From: Yicong Yang <[email protected]>

The PCIe devices supported by the PTT trace can be removed/rescanned by
hotplug or through sysfs. Add support for dynamically updating the
available filter list by registering a PCI bus notifier block. Then user
can always get latest information about available tracing filters and
driver can block the invalid filters of which related devices no longer
exist in the system.

Reviewed-by: Jonathan Cameron <[email protected]>
Signed-off-by: Yicong Yang <[email protected]>
---
Documentation/trace/hisi-ptt.rst | 6 +-
drivers/hwtracing/ptt/hisi_ptt.c | 170 +++++++++++++++++++++++++++++--
drivers/hwtracing/ptt/hisi_ptt.h | 40 ++++++++
3 files changed, 205 insertions(+), 11 deletions(-)
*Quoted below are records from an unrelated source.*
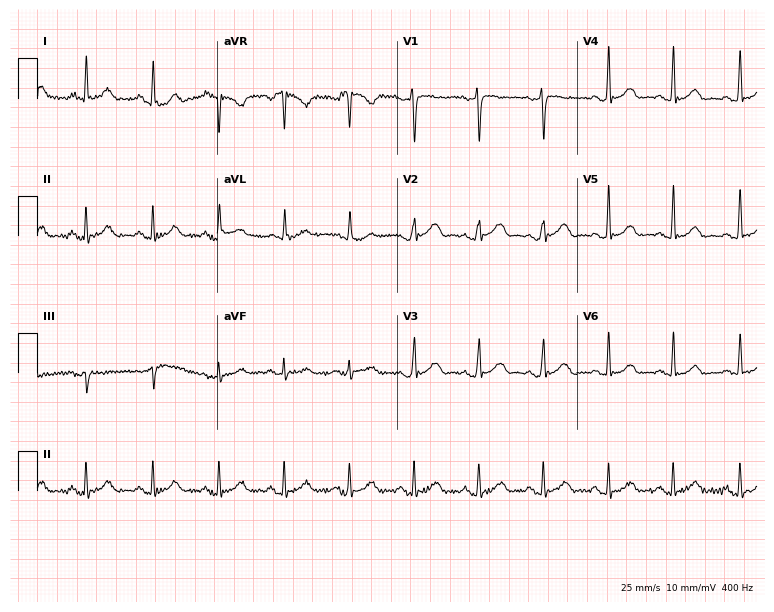
Resting 12-lead electrocardiogram (7.3-second recording at 400 Hz). Patient: a female, 49 years old. None of these six findings is recorded: first-degree AV block, right bundle branch block, left bundle branch block, sinus bradycardia, atrial fibrillation, sinus tachycardia. Findings outside these six are not listed.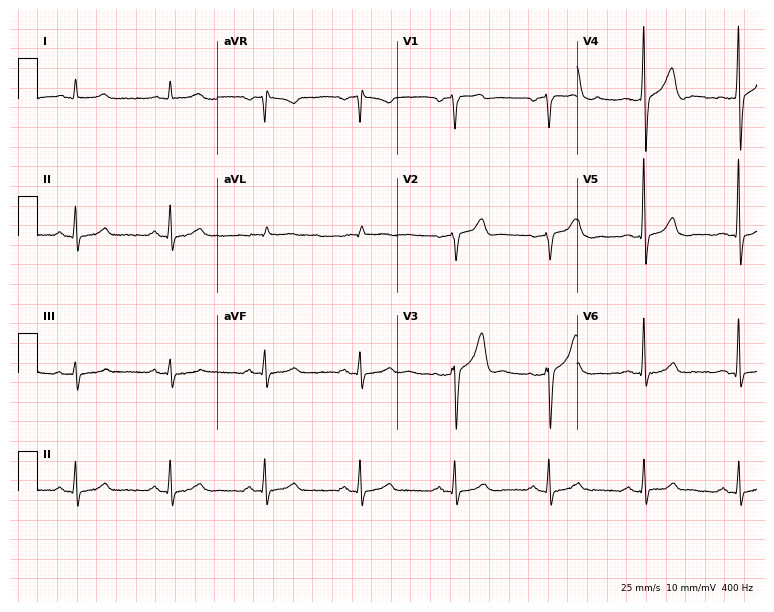
12-lead ECG from a 63-year-old male. Screened for six findings — first-degree AV block, right bundle branch block, left bundle branch block, sinus bradycardia, atrial fibrillation, sinus tachycardia — none is recorded.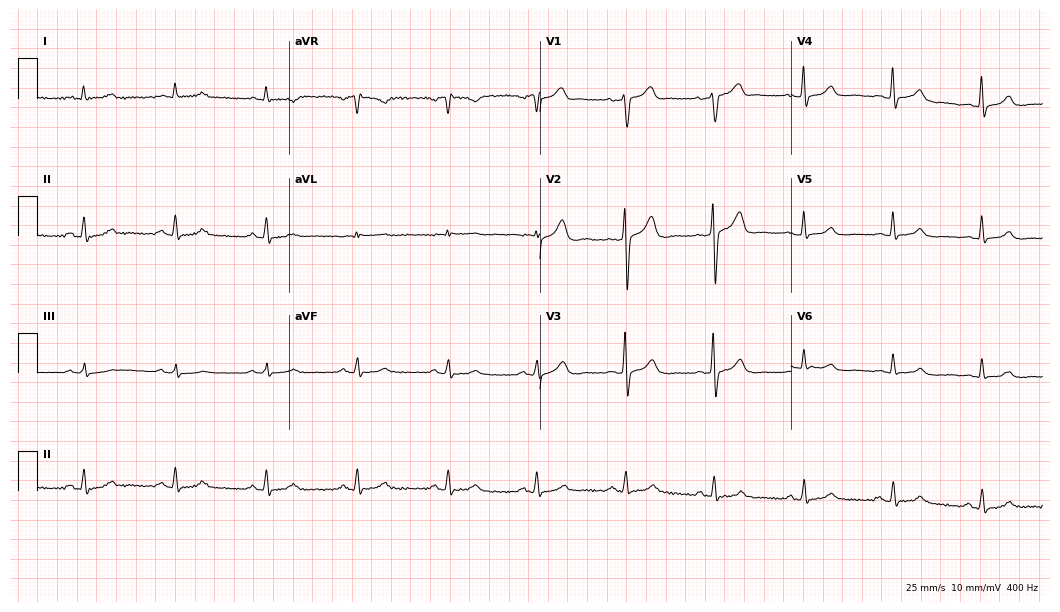
12-lead ECG from a male, 47 years old. Labelled as a normal ECG.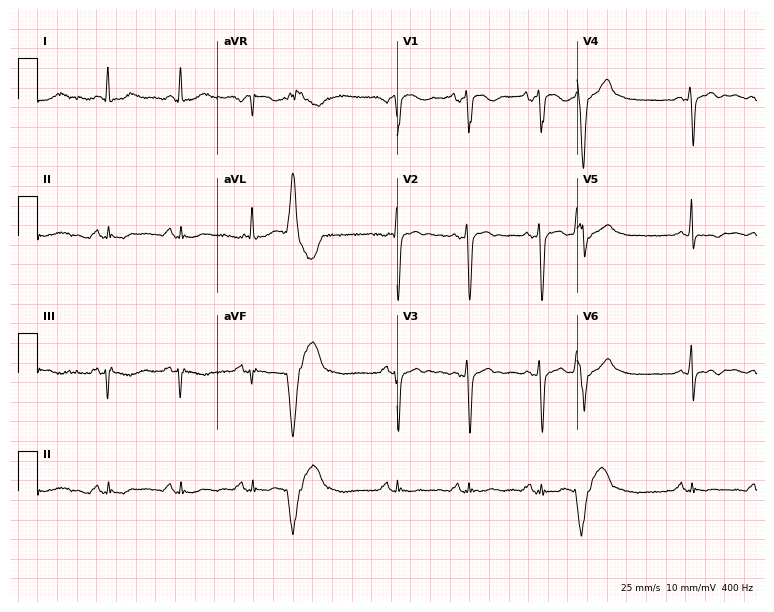
12-lead ECG from a 63-year-old female. Screened for six findings — first-degree AV block, right bundle branch block (RBBB), left bundle branch block (LBBB), sinus bradycardia, atrial fibrillation (AF), sinus tachycardia — none is recorded. Findings outside these six are not listed.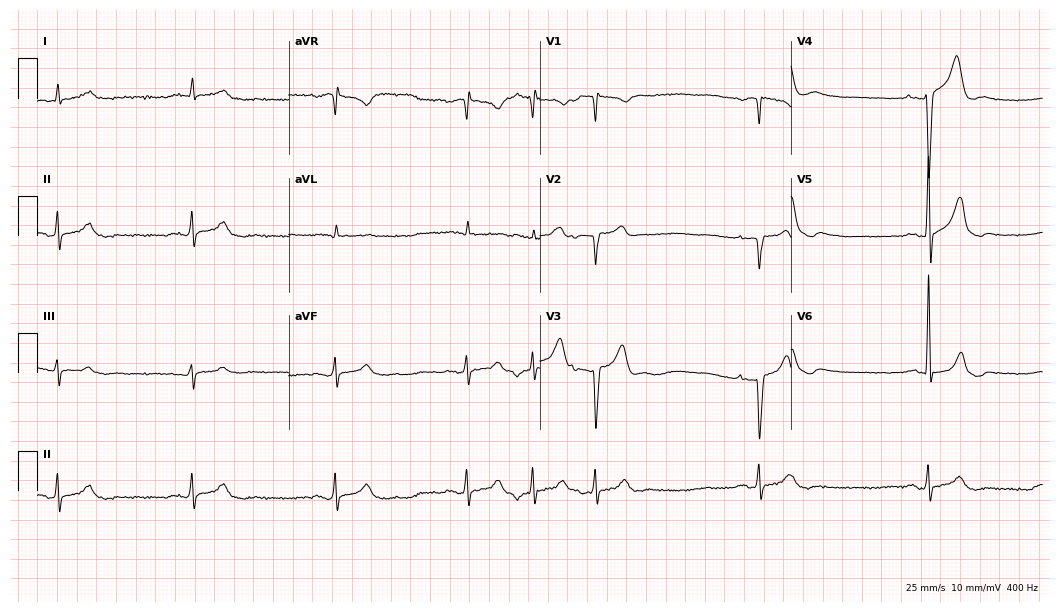
Standard 12-lead ECG recorded from an 85-year-old man (10.2-second recording at 400 Hz). The tracing shows sinus bradycardia (a sinus rate of 50 beats per minute or less), atrial fibrillation.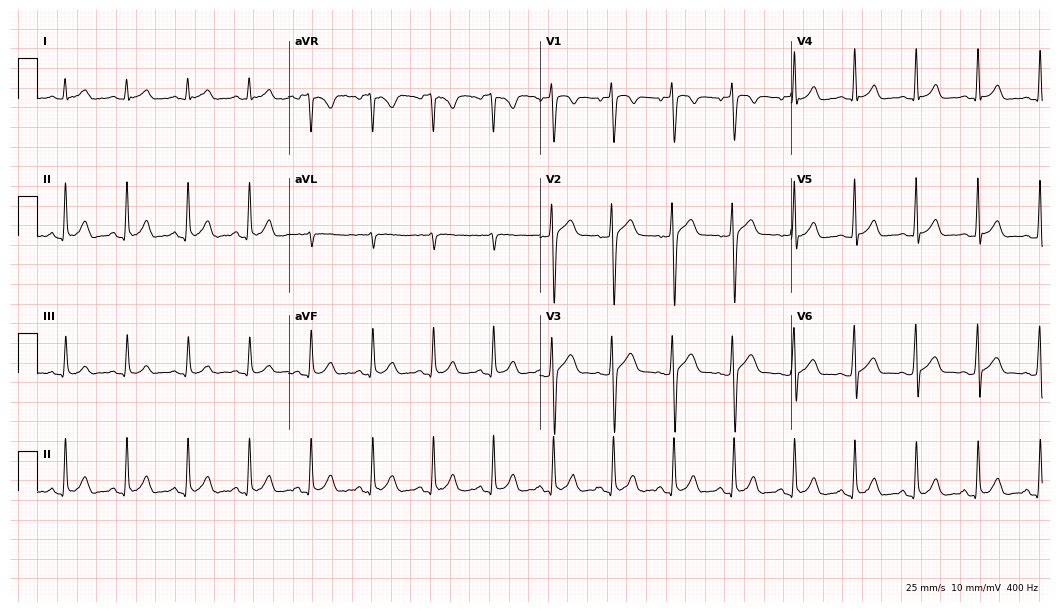
12-lead ECG from a male patient, 28 years old. Labelled as a normal ECG.

diff --git a/Documentation/trace/hisi-ptt.rst b/Documentation/trace/hisi-ptt.rst
index 4f87d8e21065..69c538153838 100644
--- a/Documentation/trace/hisi-ptt.rst
+++ b/Documentation/trace/hisi-ptt.rst
@@ -153,9 +153,9 @@ Endpoint function can be specified in one trace. Specifying both Root Port
and function at the same time is not supported. Driver maintains a list of
available filters and will check the invalid inputs.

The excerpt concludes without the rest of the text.